Ultra Doomers, Assemble!
Climate change is so bad, conventional dooming just isn’t enough
I’ve noticed a new trend in climate change dooming lately, and I’m ready to join up. The most hardcore doomers no longer say humanity will be mostly gone by 2100. Now we are saying, “Abandon hope, all ye here! Absolutely no life will be left on this planet in 20 years!”
We are the Ultra Doomers!
(Or did Medium writer Michael Campi beat me to the punch with the term apocalerati?)
It could well be 10 years, by the way, or by the year 2030, though I’m afraid to go there yet.

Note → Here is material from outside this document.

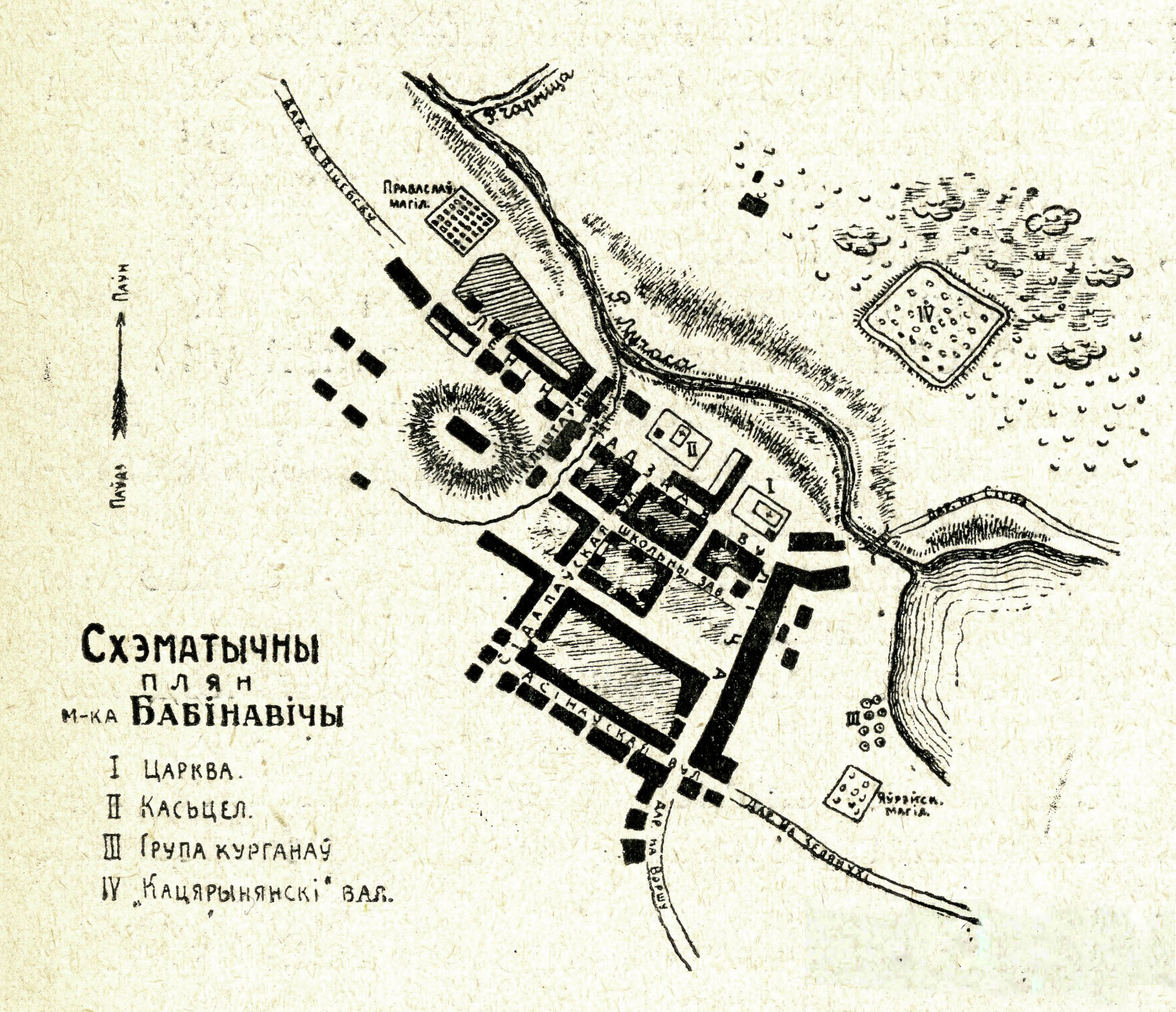 Беларуская (тарашкевіца): Бабінавічы (Babinavičy), плян мястэчка

Besides Medium author Alan Urban’s terrifying weekly (now monthly) Collapse Catch-Ups, two recent data points have tipped me over the edge. The first one is this chart of North Atlantic Ocean surface temperatures suddenly jumping off the chart:
Extrapolate that out a couple of years, and Yikes! Whether you extend out the current frightening rise or just do a least-squares fitting of the year so far, it shows doom on the way. That’s about 1.25dC rise per year on the least-squares fit line, and about 10dC by the end of this year on the steep line.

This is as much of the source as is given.